**EXERCISE OBJECTIVE:** Every line of the records must be repeated exactly; pictures stay out.

Top of PROVIDED RECORDS

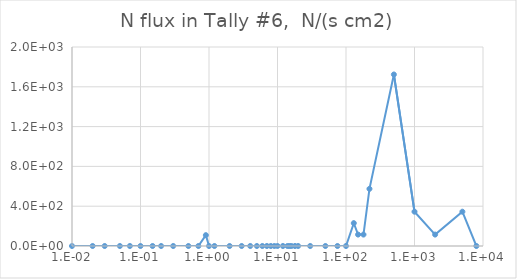
| Category | Series 0 |
|---|---|
| 1e-09 | 0 |
| 1e-08 | 0 |
| 2.5e-08 | 0 |
| 1e-07 | 0 |
| 2e-07 | 0 |
| 5e-07 | 0 |
| 1e-06 | 0 |
| 2e-06 | 0 |
| 5e-06 | 0 |
| 1e-05 | 0 |
| 2e-05 | 0 |
| 5e-05 | 0 |
| 0.0001 | 0 |
| 0.0002 | 0 |
| 0.0005 | 0 |
| 0.001 | 0 |
| 0.002 | 0 |
| 0.005 | 0 |
| 0.01 | 0 |
| 0.02 | 0 |
| 0.03 | 0 |
| 0.05 | 0 |
| 0.07 | 0 |
| 0.1 | 0 |
| 0.15 | 0 |
| 0.2 | 0 |
| 0.3 | 0 |
| 0.5 | 0 |
| 0.7 | 0 |
| 0.9 | 108.942 |
| 1.0 | 0 |
| 1.2 | 0 |
| 2.0 | 0 |
| 3.0 | 0 |
| 4.0 | 0 |
| 5.0 | 0 |
| 6.0 | 0 |
| 7.0 | 0 |
| 8.0 | 0 |
| 9.0 | 0 |
| 10.0 | 0 |
| 12.0 | 0 |
| 14.0 | 0 |
| 15.0 | 0 |
| 16.0 | 0 |
| 18.0 | 0 |
| 20.0 | 0 |
| 30.0 | 0 |
| 50.0 | 0 |
| 75.0 | 0 |
| 100.0 | 0 |
| 130.0 | 229.828 |
| 150.0 | 114.914 |
| 180.0 | 114.914 |
| 220.0 | 574.57 |
| 500.0 | 1723.71 |
| 1000.0 | 344.743 |
| 2000.0 | 114.914 |
| 5000.0 | 344.742 |
| 8000.0 | 0 |

Bottom of PROVIDED RECORDS

**ANSWER TO THIS PROBLEM:**
| Category | Series 0 |
|---|---|
| 1e-09 | 0 |
| 1e-08 | 0 |
| 2.5e-08 | 0 |
| 1e-07 | 0 |
| 2e-07 | 0 |
| 5e-07 | 0 |
| 1e-06 | 0 |
| 2e-06 | 0 |
| 5e-06 | 0 |
| 1e-05 | 0 |
| 2e-05 | 0 |
| 5e-05 | 0 |
| 0.0001 | 0 |
| 0.0002 | 0 |
| 0.0005 | 0 |
| 0.001 | 0 |
| 0.002 | 0 |
| 0.005 | 0 |
| 0.01 | 0 |
| 0.02 | 0 |
| 0.03 | 0 |
| 0.05 | 0 |
| 0.07 | 0 |
| 0.1 | 0 |
| 0.15 | 0 |
| 0.2 | 0 |
| 0.3 | 0 |
| 0.5 | 0 |
| 0.7 | 0 |
| 0.9 | 108.942 |
| 1.0 | 0 |
| 1.2 | 0 |
| 2.0 | 0 |
| 3.0 | 0 |
| 4.0 | 0 |
| 5.0 | 0 |
| 6.0 | 0 |
| 7.0 | 0 |
| 8.0 | 0 |
| 9.0 | 0 |
| 10.0 | 0 |
| 12.0 | 0 |
| 14.0 | 0 |
| 15.0 | 0 |
| 16.0 | 0 |
| 18.0 | 0 |
| 20.0 | 0 |
| 30.0 | 0 |
| 50.0 | 0 |
| 75.0 | 0 |
| 100.0 | 0 |
| 130.0 | 229.828 |
| 150.0 | 114.914 |
| 180.0 | 114.914 |
| 220.0 | 574.57 |
| 500.0 | 1723.71 |
| 1000.0 | 344.743 |
| 2000.0 | 114.914 |
| 5000.0 | 344.742 |
| 8000.0 | 0 |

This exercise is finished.